Fin juin : mouvements brutaux, de forte ampleur et plutôt inattendus sur les taux d’intérêt américains ? Que faut-il y comprendre ? Quels signaux envoient-ils pour nous aider à déchiffrer l’état actuel de la situation économique mondiale ?
Alors que les indices boursiers américains flirtent avec leurs plus hauts niveaux historiques, les taux d’intérêt viennent d’opérer un mouvement spectaculaire, en particulier à l’avant de la courbe (les taux courts). La chute brutale des rendements à court terme jette un doute sérieux sur l’optimisme que continuent de refléter de leur côté les marchés d’actions. Qui faut-il écouter ?
Depuis plusieurs semaines, la courbe des taux américaine présente une forme caractéristique d’un « bull steepening »[1] : les rendements à court terme baissent rapidement, tandis que les taux longs reculent plus lentement, voire stagnent. Ce type de mouvement survient classiquement dans les phases de retournement conjoncturel, lorsque les marchés commencent à anticiper une décision d’assouplissement monétaire par la Banque centrale en réponse à une dégradation de la conjoncture.
Le mouvement s’est brutalement amplifié au cours des derniers jours du mois de juin, à commencer par les taux des bons du Trésor à très court terme. Le rendement du T-Bill à 4 semaines, qui s’élevait encore à plus de 4,3 % il y a un mois, a chuté à 4 % lors de la dernière adjudication. Fait notable : ce niveau est désormais inférieur au taux de rémunération de la facilité de reverse repo de la Fed (4,25 %). Autrement dit, certains acteurs préfèrent aujourd’hui placer leur argent à 4 % sur des titres très liquides, plutôt que d’obtenir un rendement supérieur, mais en prenant davantage de risque ou en immobilisant leurs fonds dans d’autres instruments. Cela traduit clairement un repli vers les actifs refuge de court terme (comme les bonds du Trésor).
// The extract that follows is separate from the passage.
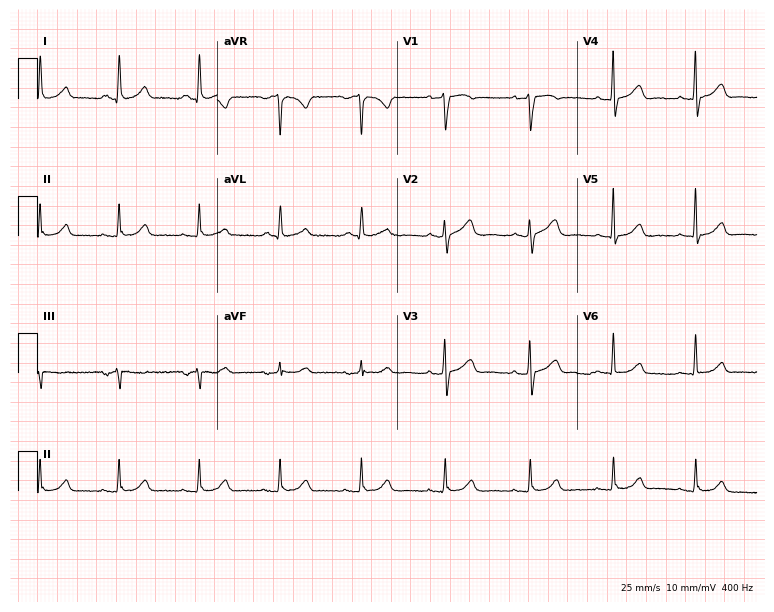
ECG — a female patient, 49 years old. Labelled as a normal ECG.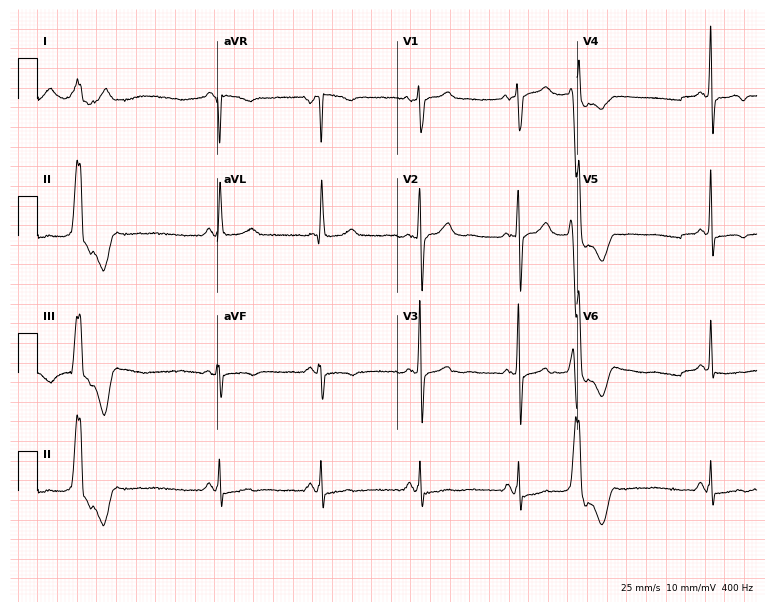
ECG (7.3-second recording at 400 Hz) — a 58-year-old female. Screened for six findings — first-degree AV block, right bundle branch block (RBBB), left bundle branch block (LBBB), sinus bradycardia, atrial fibrillation (AF), sinus tachycardia — none is recorded.

Ce mouvement s’explique directement par les dernières données économiques publiées. Le rapport du dernier vendredi de juin a révélé un recul simultané des revenus et des dépenses des ménages. Le revenu personnel est en baisse, en partie à cause de facteurs techniques (comme la suspension de paiements liés à des comptes de sécurité sociale inactifs), mais aussi du fait d’un ralentissement sous-jacent des gains salariaux.
Du côté des dépenses, le constat est plus préoccupant encore : la consommation globale des ménages — y compris les services — recule pour la deuxième fois cette année. Or, ce sont justement les dépenses de services qui avaient jusqu’ici soutenu la croissance. Les dernières révisions du PIB montrent que c’est désormais le ralentissement de cette composante qui pèse le plus sur l’activité.
Derrière ces chiffres, on observe un changement notable du comportement des consommateurs. Ceux-ci commencent à réduire leurs dépenses discrétionnaires, par précaution ou sous contrainte budgétaire. Maintes entreprises américaines en témoignent. Ces signaux convergent vers un même diagnostic : le marché du travail inquiète, et ce sont les anticipations sur l’emploi et les salaires qui dictent désormais les décisions de consommation (plutôt que les prix)
Face à ce tableau, la posture de la Réserve fédérale devient de plus en plus délicate. Officiellement, Jerome Powell continue d’adopter un ton mesuré : il a rappelé lors de son témoignage devant le Congrès qu’une baisse des taux n’était pas imminente, à moins d’un infléchissement clair de l’inflation. Pourtant, plusieurs membres du FOMC[2] ont exprimé leurs inquiétudes sur la solidité de la consommation et du marché de l’emploi. La ligne dure de la Fed commence à se fissurer, sous l’effet d’une réalité économique de plus en plus difficile à ignorer.
La courbe des taux, notamment les segments à deux et trois ans, reflète cette ambivalence. Historiquement, ces segments jouent un rôle clé dans l’anticipation des inflexions de politique monétaire. Le nouvel accès de faiblesse des taux à deux ans suggère qu’une nouvelle phase de baisse est en train de s’installer, et qu’elle est cette fois cohérente avec la détérioration générale des « fondamentaux ».
Ce constat tranche radicalement avec le comportement des marchés d’actions. Le S&P 500 enchaîne les records, porté notamment par la performance spectaculaire des grandes valeurs technologiques, dopées par l’enthousiasme autour de l’intelligence artificielle. Mais cette progression est trompeuse : elle repose sur un nombre restreint de valeurs, tandis que des indices plus représentatifs de l’économie réelle, comme le Dow Jones ou le Russell 2000, sont à la traîne.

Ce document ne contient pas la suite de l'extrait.